Ulm Der ASB Ulm bietet jungen Menschen die Möglichkeit, in seinen Einrichtungen ein Freiwilliges Soziales Jahr (FSJ) zu absolvieren. Nach einer Gesetzesänderung haben sich die Einsatzmöglichkeiten für die jungen Frau und Männer erweitert.
Mit der Änderung des FSJ-Förderungsgesetzes können erstmals Jugendliche unter 18 Jahren an einem FSJ teilnehmen. Auch anerkannte Wehrdienstverweigerer haben seit 1. August dieses Jahres die Möglichkeit , statt des Zivildienstes ein zwölfmonatiges Soziales Jahr zu absolvieren. Nach der Gesetzesänderung kann nun auch eine Einsatzdauer zwischen sechs und 18 Monaten gewählt werden, obwohl in den meisten Einrichtungen nach wie vor ein zwölfmonatiges FSJ die Regel ist.

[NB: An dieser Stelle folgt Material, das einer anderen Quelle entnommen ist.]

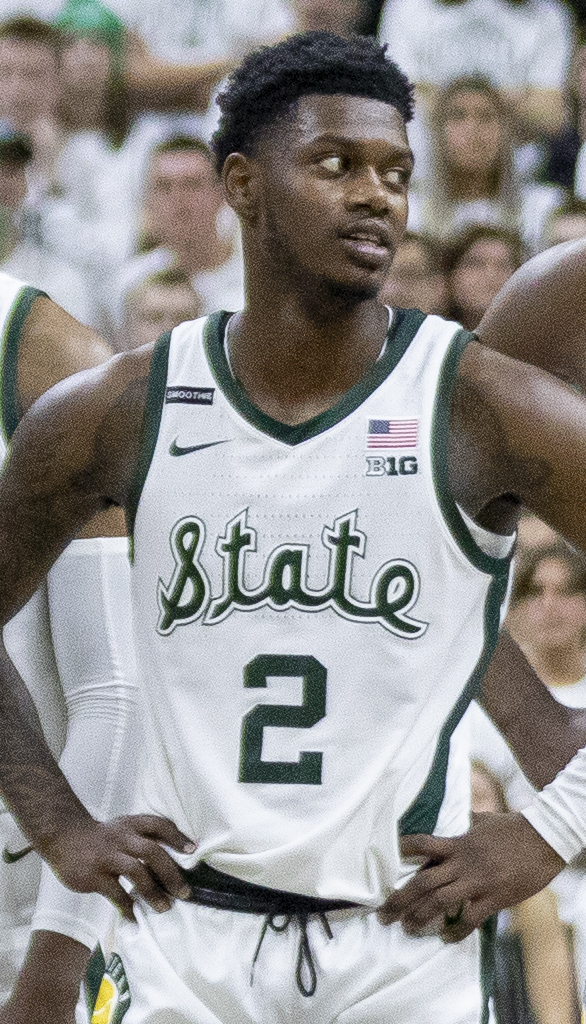 _O6A7616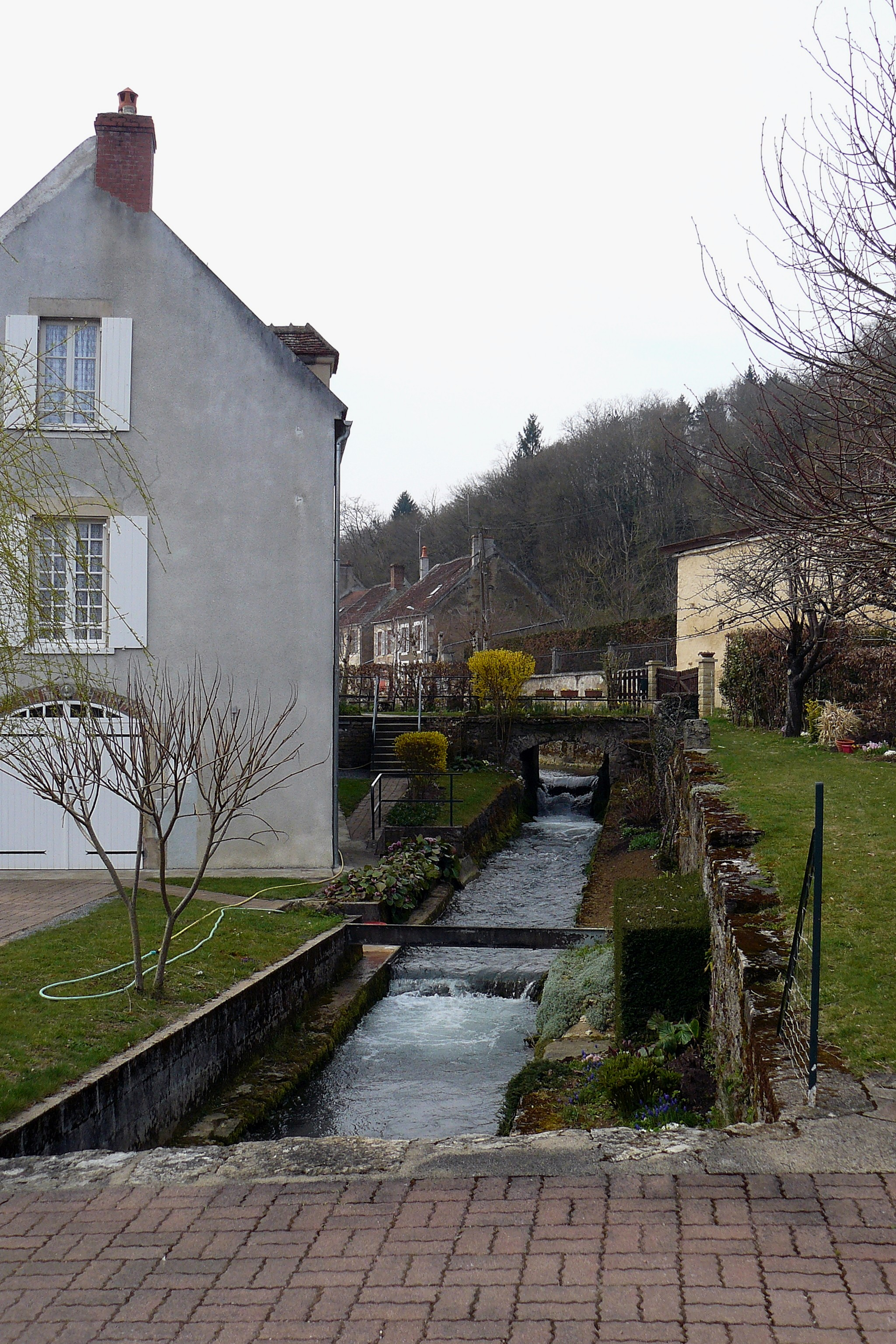 La rivière Sauzay à La Chapelle-Saint-André (Nièvre, France)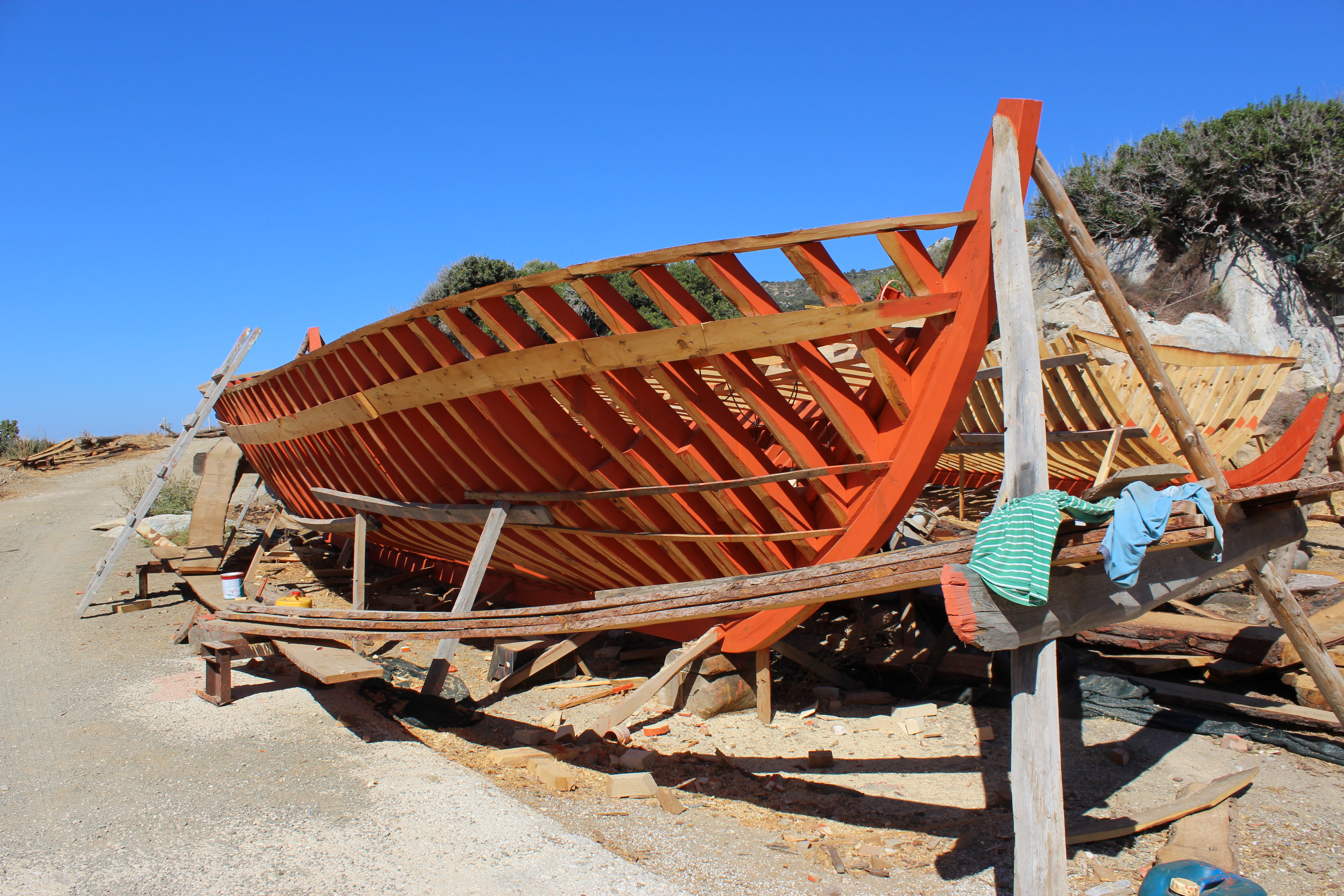 A Kaíki in a shipyard in Ag. Isidoros, Samos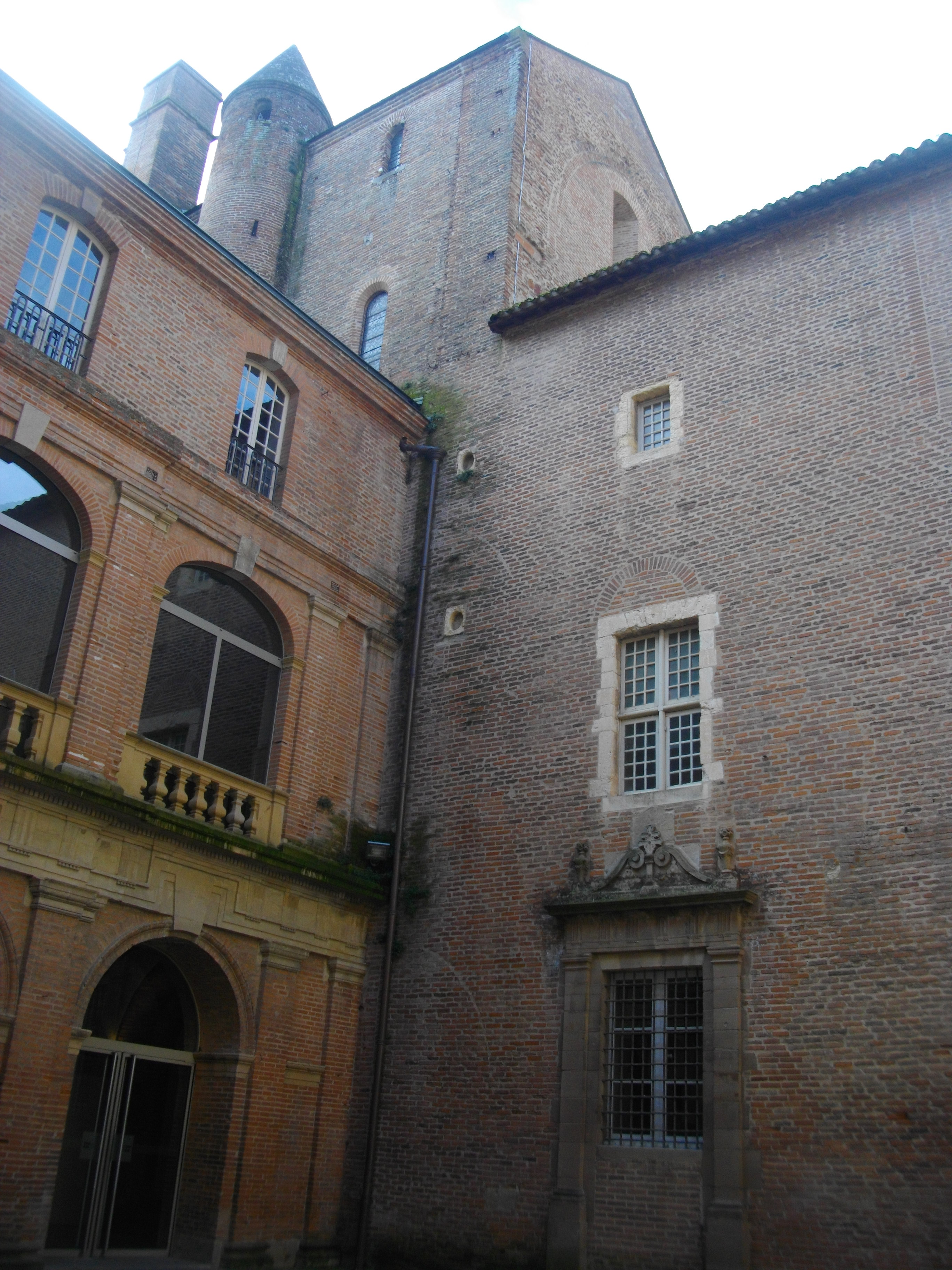 L'aula est la première batisse construite au milieu du XIIIème siècle. C'est la partie rectangulaire qui dépasse de l'angle fait par une courtine et une galerie ultérieure. Des traces sur le mur ouest montre que la courtine a été rabaissée. La tourelle ronde accolée abrite un escalier à colimaçon.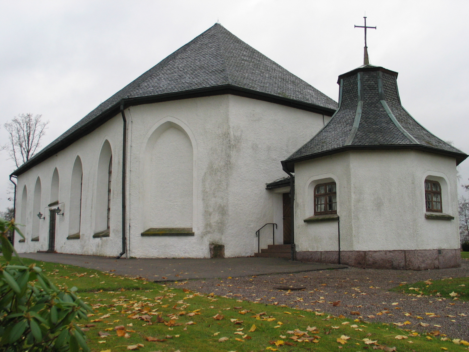 Brålanda kyrka, Dalsland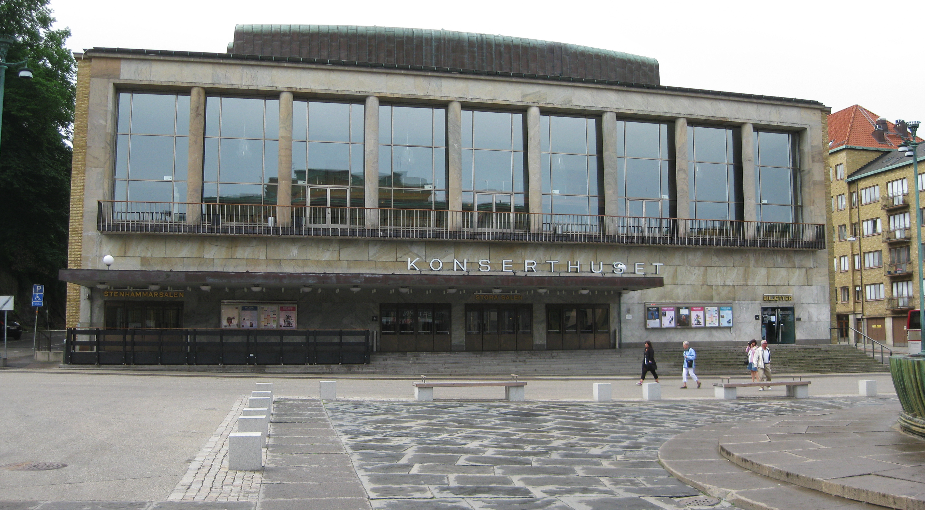 Göteborgs konserthus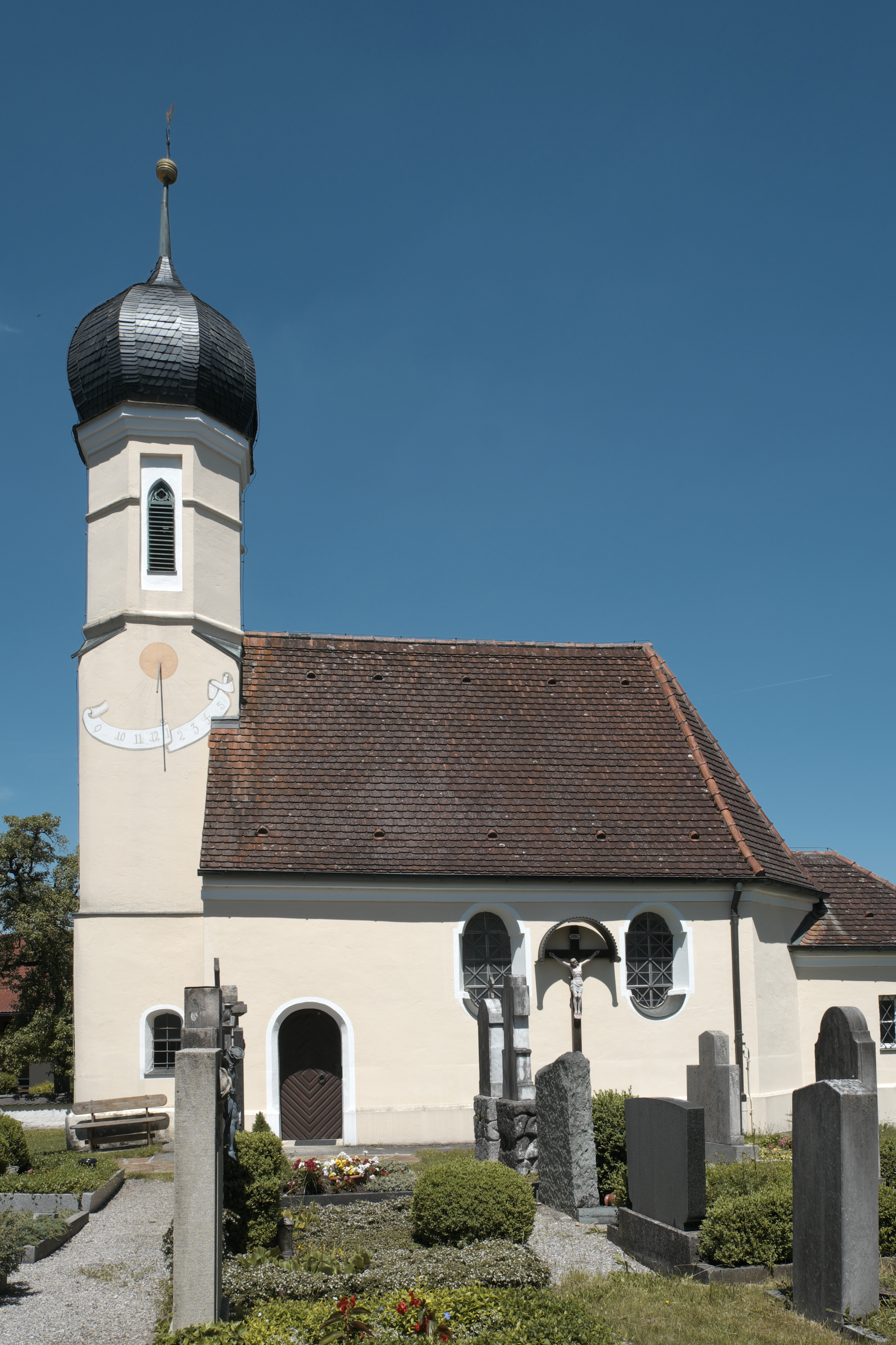 Kapelle St. Michael in Schlagenhofen (Inning am Ammersee) im Landkreis Starnberg (Bayern, Deutschland)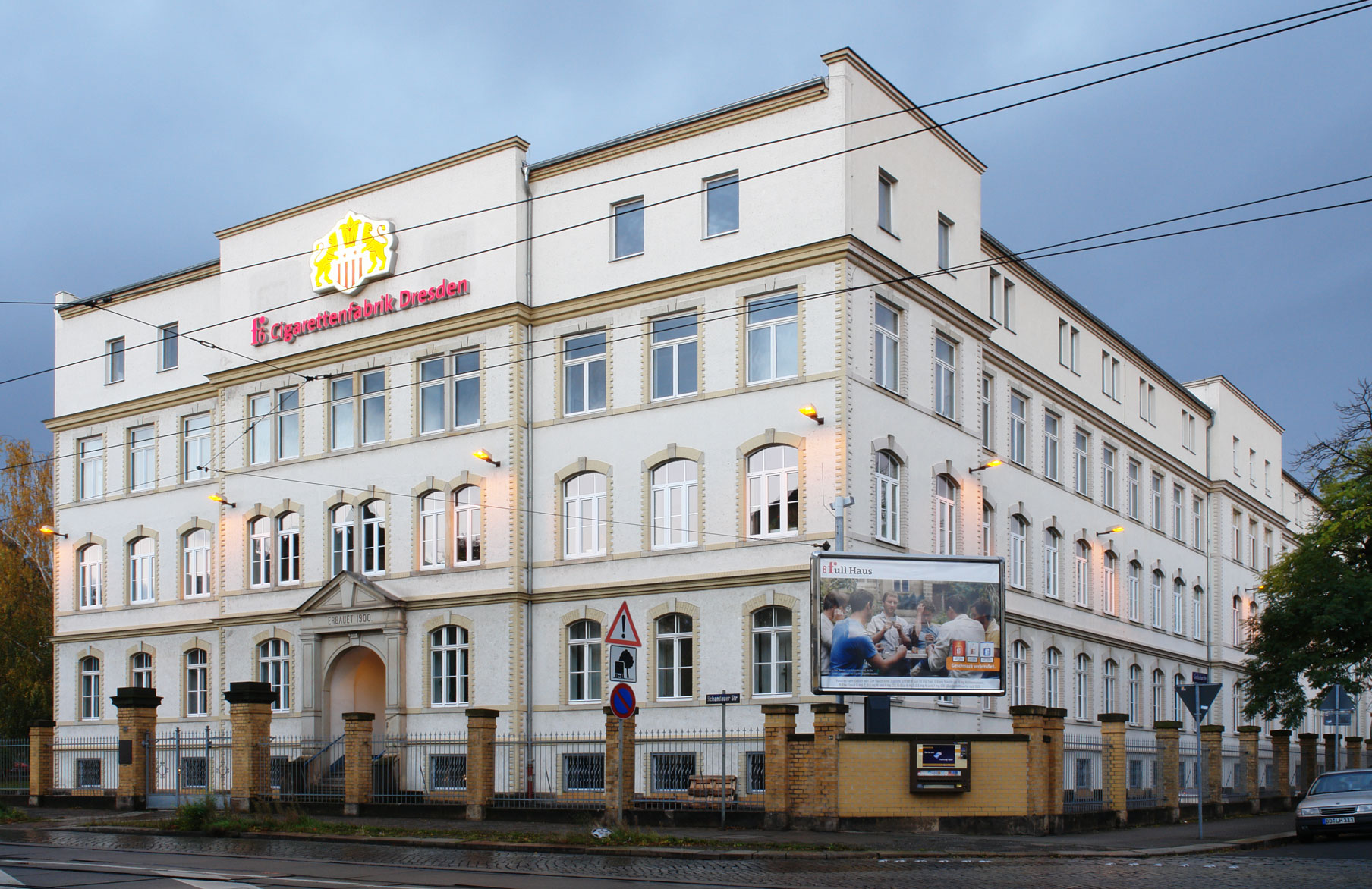 ältester Bauteil der Zigarettenfabrik Jasmatzi in Dresden-Striesen, Schandauer Straße 68 / Gottleubaer Straße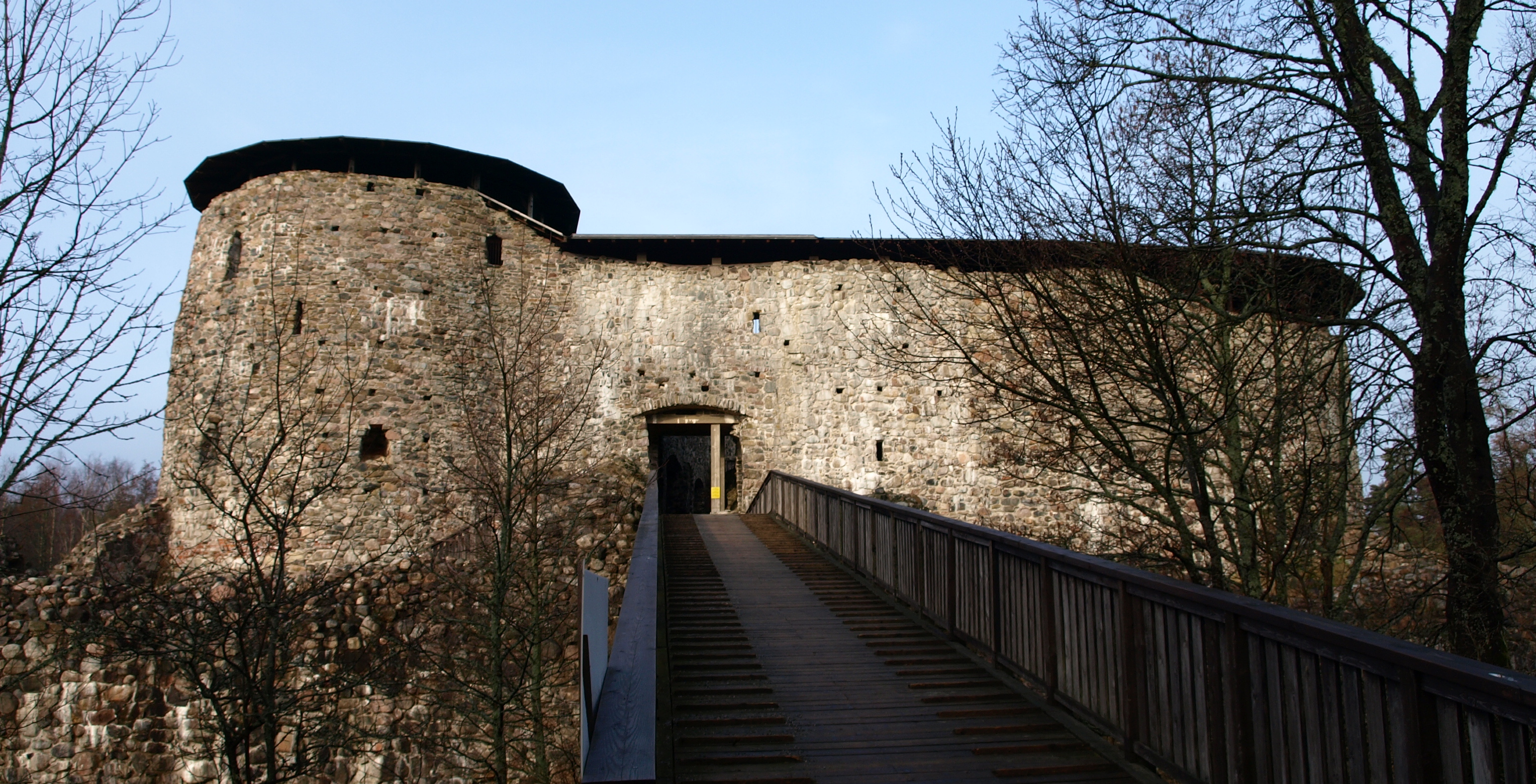 Die Burgruine Raseborg bei Snappertuna (Südfinnland)

Der ASB bietet für Freiwillige im FSJ ein breites Spektrum an Tätigkeiten, angefangen von der Arbeit in verschiedenen sozialen Einrichtungen bis hin zum nun erstmals möglichen Einsatz in der Erste-Hilfe-Ausbildung und im Rettungsdienst.
Der ASB hat die Kampagne Kurz und gut das Freiwillige Soziale Jahr gestartet, um jungen Menschen auf diese Tätigkeiten aufmerksam zu machen. Der Dienst im Sozialbereich bietet ihnen die Chance, Erfahrungen in Bereichen zu sammeln, die sie bisher nicht kannten. Der ein oder andere kann so auch seinen Berufswunsch im Alltag überprüfen.
Beim ASB geht man davon aus, dass mit der Erweiterung der Einsatzmöglichkeiten die Nachfrage nach FSJ-Stellen steigen wird. Die Zahl der Helferinnen und Helfer im Freiwilligen Sozialen Jahr steigen, doch schon jetzt deckt die staatliche Förderung nur einen Teil der Kosten für pädagogische Begleitung, so der ASB. Um die Jugendlichen auch weiterhin gut betreuen und allen Interessenten einen Einsatz im FSJ ermöglichen zu können, erwarten wir ein klares Signal der Politik, damit die Förderung der Freiwilligenarbeit, so Hilde Mattheis, Vorsitzende des Ortsverbandes Ulm beim ASB.